The instruments were miscalibrated? The forecasters misinterpreted the data? Mass hysteria? LSD in the water supply?
It just seems like a tremendous leap to postulate “God.” Which god? How do you define god? Do you mean the Creater, He Who is All Things to All Men, Bigger Than the Universe deity? If you are going to assume a supernatural creature, why not a rain sprite? Why go all the way to god when a simpler imaginary creature fills the bill?
The cynic in me can’t help noticing that Sonny Perdue has twice called for prayer by the citizens of Georgia, and that each time he called for prayer, rain was already in the 10-day forecast.
In between those two calls for prayer, there were looong stretches with no rain at all in the 10-day forecast. I never saw Sonny tearfully praying for rain on the statehouse steps during those stretches.
I should have been clearer, sorry. What if the weather was clear and there was no chance of precipitation in the forecast? I didn’t mean yesterdays prayer vigil per se, I meant a day like that (warm, no clouds, etc.).
I wouldn’t accept it as “proof” of God but it would definitely make me look at what was considered a natural weather phenomenon.

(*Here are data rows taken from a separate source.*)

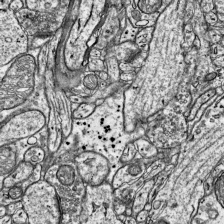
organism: Mouse
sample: Visual Cortex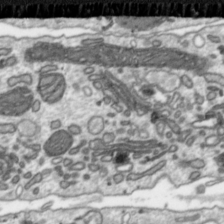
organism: Toxoplasma gondii
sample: Parasites in a vacuole inside a host cell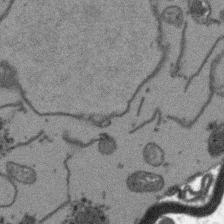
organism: Arabidopsis thaliana
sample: Root tip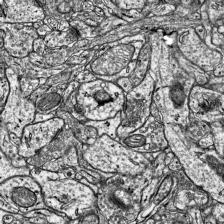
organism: Mouse
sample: Visual Cortex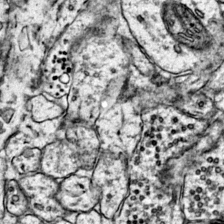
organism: Mouse
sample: Primary visual cortex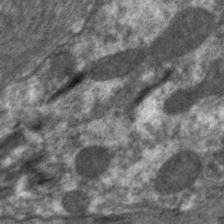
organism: C. elegans
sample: Pharynx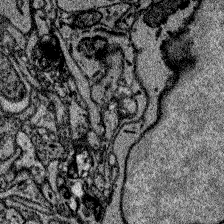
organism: Zebrafish
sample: Larval olfactory bulb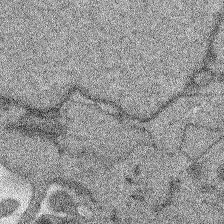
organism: Human
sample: HeLa cells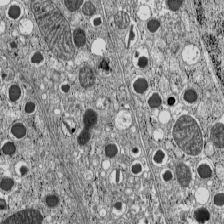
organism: C57BL Mouse
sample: Pancreatic islet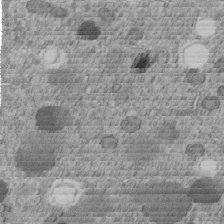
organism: C. elegans
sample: C. elegans embryo early stage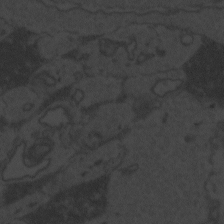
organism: Zebrafish
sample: Macrophage infected with Toxoplasma gondii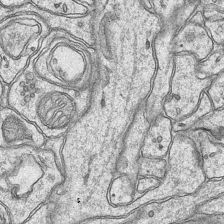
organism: Mouse
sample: CA1 Hippocampus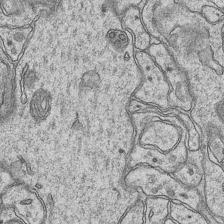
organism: Mouse
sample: CA1 Hippocampus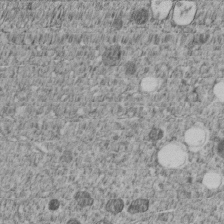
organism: C. elegans
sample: C. elegans embryo early stage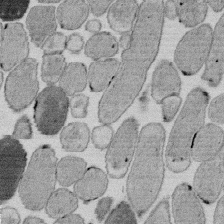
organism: E. coli
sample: Bacterial nucleoid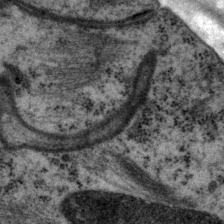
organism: P. pacificus
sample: Pharynx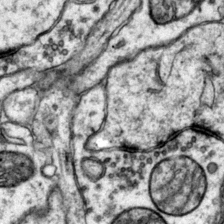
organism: Mouse
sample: Primary visual cortex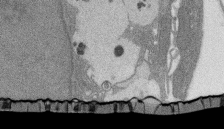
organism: Rat
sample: Salivary granule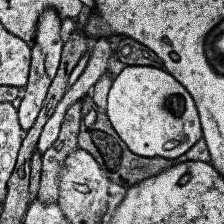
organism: Human
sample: Temporal Lobe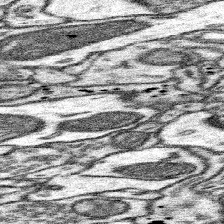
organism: Mouse
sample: Somatosensory cortex neuropil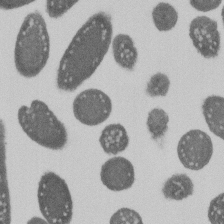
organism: E. coli
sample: Bacterial nucleoid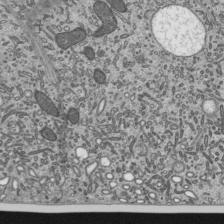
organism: Mouse
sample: Mouse epididymis efferent ductule cilia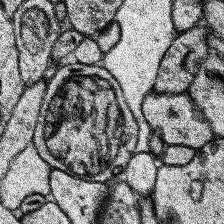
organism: Human
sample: Temporal Lobe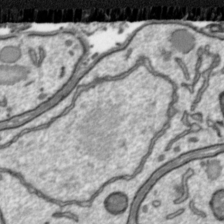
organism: Toxoplasma gondii
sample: Parasites in a vacuole inside a host cell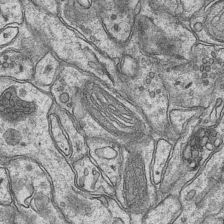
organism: Mouse
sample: CA1 Hippocampus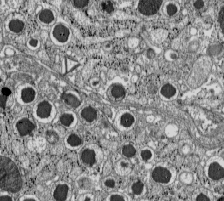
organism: C57BL Mouse
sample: Pancreatic islet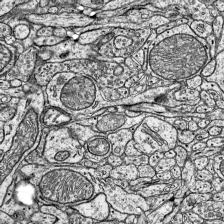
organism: Mouse
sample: Visual Cortex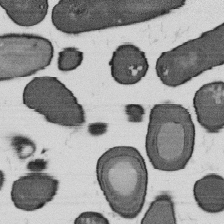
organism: B. subtilis
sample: Bacterial spore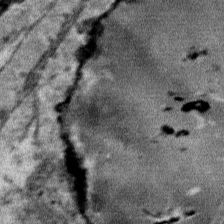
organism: Mouse
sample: Mouse Salivary gland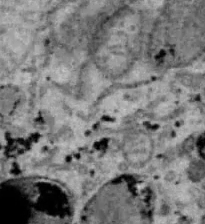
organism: Mouse
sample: Liver from an obese (ob/ob) mouse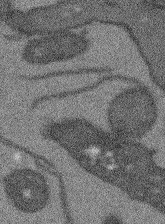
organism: Arabidopsis thaliana
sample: Root tip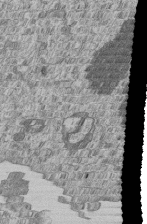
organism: Human
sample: MDA-MB-231 cells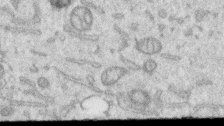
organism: Human
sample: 1205lu cells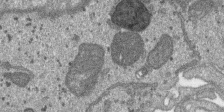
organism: Human
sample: Lung epithelial cells infected with SARS-CoV-2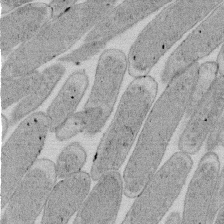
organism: E. coli
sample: Bacterial nucleoid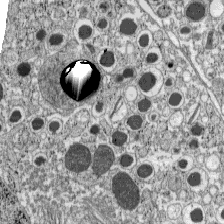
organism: C57BL Mouse
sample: Pancreatic islet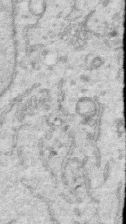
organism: Human
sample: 1205lu cells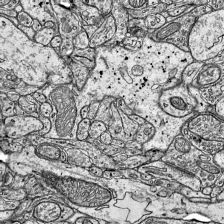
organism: Mouse
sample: Visual Cortex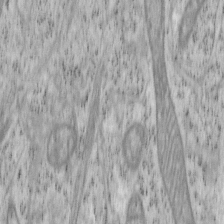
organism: Human
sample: HeLa cells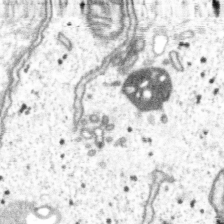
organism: Human
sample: HeLa cells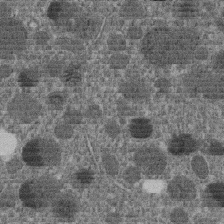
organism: C. elegans
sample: C. elegans embryo early stage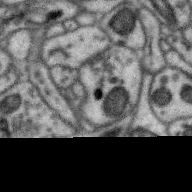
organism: Zebra finch
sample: Brain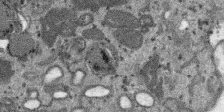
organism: Human
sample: Lung epithelial cells infected with SARS-CoV-2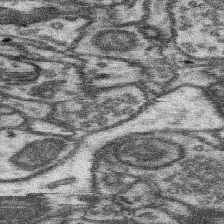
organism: Mouse
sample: Somatosensory cortex neuropil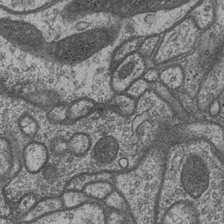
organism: Drosophila
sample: Optic medulla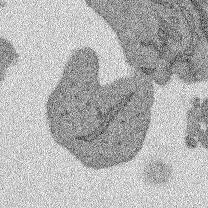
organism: Human
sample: HeLa cells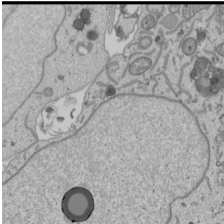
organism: Human
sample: Mitochondria in U2OS cells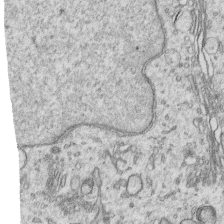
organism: Human
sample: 1205lu cells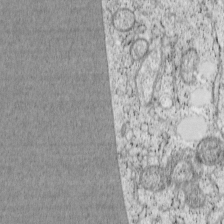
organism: African green monkey
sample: COS-7 cells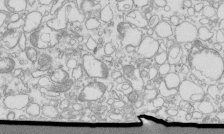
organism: Mouse
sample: Macrophages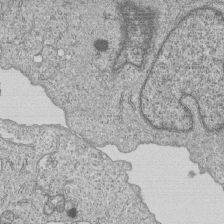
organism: Human
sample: MDA-MB-231 cells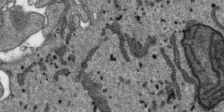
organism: Human
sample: Lung epithelial cells, uninfected (mock) control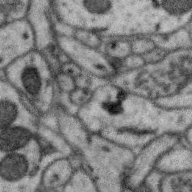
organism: Zebra finch
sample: Brain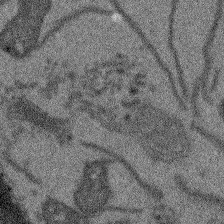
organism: Arabidopsis thaliana
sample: Root tip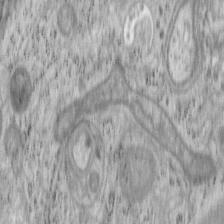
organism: Human
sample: HeLa cells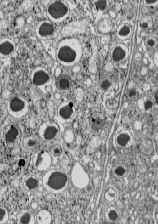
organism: C57BL Mouse
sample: Pancreatic islet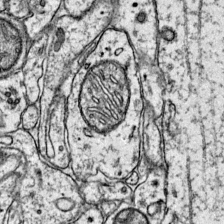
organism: Mouse
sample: Primary visual cortex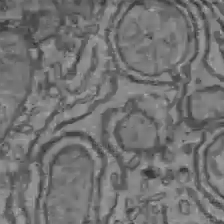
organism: C57BL Mouse
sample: Liver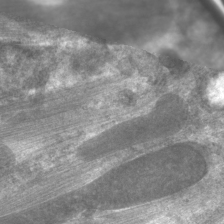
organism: C. elegans
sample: Pharynx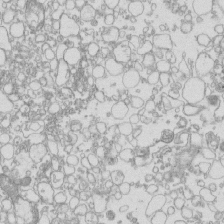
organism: Mouse
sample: Macrophages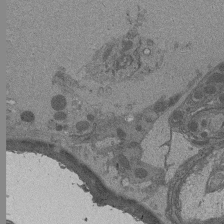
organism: Drosophila
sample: Antenna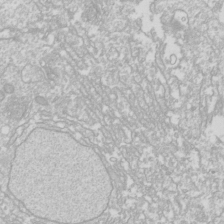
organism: Drosophila
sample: Cell division; meiosis; drosophila spermatocytes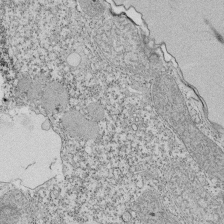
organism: Tetrahymena
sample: Cilia in tetrahymena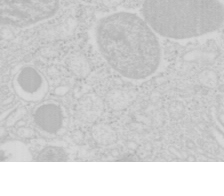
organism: Mouse
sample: Pancreas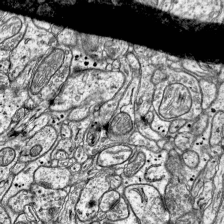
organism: Mouse
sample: Visual Cortex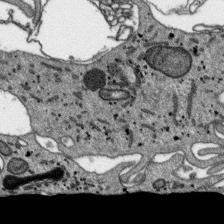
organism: Human
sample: Lung epithelial cells, uninfected (mock) control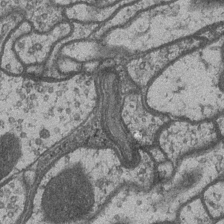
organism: Drosophila
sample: Optic medulla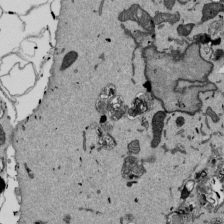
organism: Mouse
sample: ED-1 cell nuclei; centrioles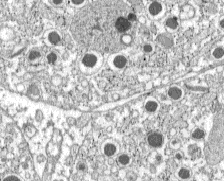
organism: C57BL Mouse
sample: Pancreatic islet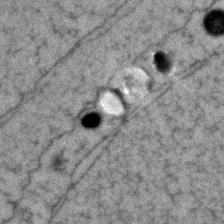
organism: Zebrafish
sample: Zebrafish embryo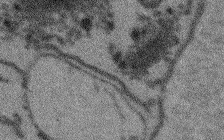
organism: Arabidopsis thaliana
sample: Root tip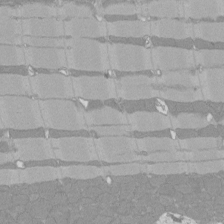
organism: Rat
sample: Left ventricle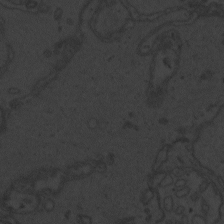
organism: Zebrafish
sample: Macrophage infected with Toxoplasma gondii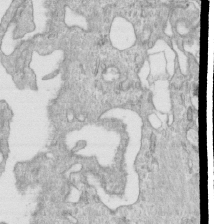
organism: Human
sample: Centriole in RPE cells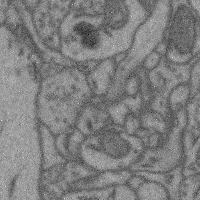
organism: Mouse
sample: Cerebral cortex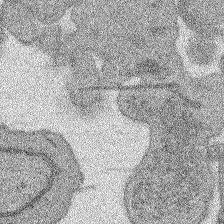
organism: Human
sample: HeLa cells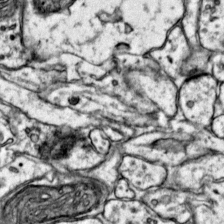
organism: Mouse
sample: Primary visual cortex

Now see, I’d have to wonder why the “I love you, man!” god put them into a drought situation to begin with. I mean, if he could make it rain, why not just make it rain instead of causing trouble just for the hell of it? Is he unaware there’s a drought?
I get the same feeling from all this. Perdue has all but said it was mismanagement that got them where they are, why should god pull 'em out of the the fire?
As for the situation in the OP proving the existence of a supernatural entity which created the entire universe and is subject to the whims and wishes of humanity…yes. It would. Also, if I get in a horrible car accident and I have my lucky penny in my shoe and I walk away without a bruise…yes. That penny is lucky. If I didn’t have that penny, who knows what would’ve happened? I might be dead.
It is almost never rational to revise a well-established theory in light of a single observation. If you have a well-supported theory, you shouldn’t discard it every time you come upon a stubborn piece of counter-evidence. Rather, you try to explain the counterevidence within the context of the theory. Eventually, enough such troublesome and unexplainable pieces of counterevidence may build up that the theory ends up being overthrown by another. But it is a misrepresentation of science (and indeed of rationality) that falsification takes only one observation. That’s not how science works, and that’s not how it ought to work. Thomas Kuhn talks quite a bit about this whole process in The Structure of Scientific Revolutions.
Oh, so I guess the point is if you are an atheist, this one observation, though suggestive, shouldn’t necessarily force you to instantly convert to theism.